■ Task details ■
Please give the number of lines in the material below that contain "image", without further comment.

■ Material provided ■
━━━

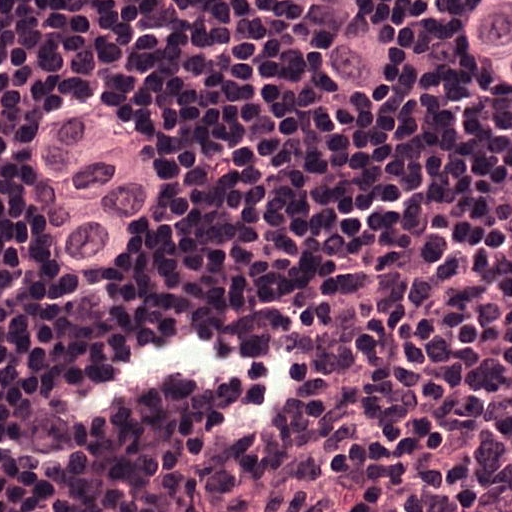
H&E-stained section of a sentinel lymph node (breast cancer), from a whole-slide image, viewed at about 40×: the field is about 0.12 mm across, about 0.24 µm per pixel.
Boundaries of two metastatic tumour regions, simplified and listed clockwise, largest first: region 1: (34, 92), (140, 95), (143, 124), (161, 149), (161, 174), (146, 217), (146, 245), (112, 269), (71, 269), (59, 261), (24, 255), (21, 170), (6, 164), (6, 130), (15, 108); region 2: (511, 0), (511, 97), (478, 97), (446, 83), (368, 86), (312, 70), (293, 61), (274, 39), (259, 1).
About 15% of the image area is annotated as tumour.
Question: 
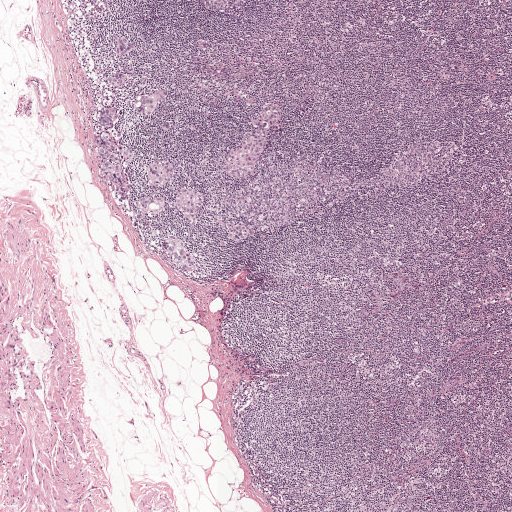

━━━

■ Task result ■
2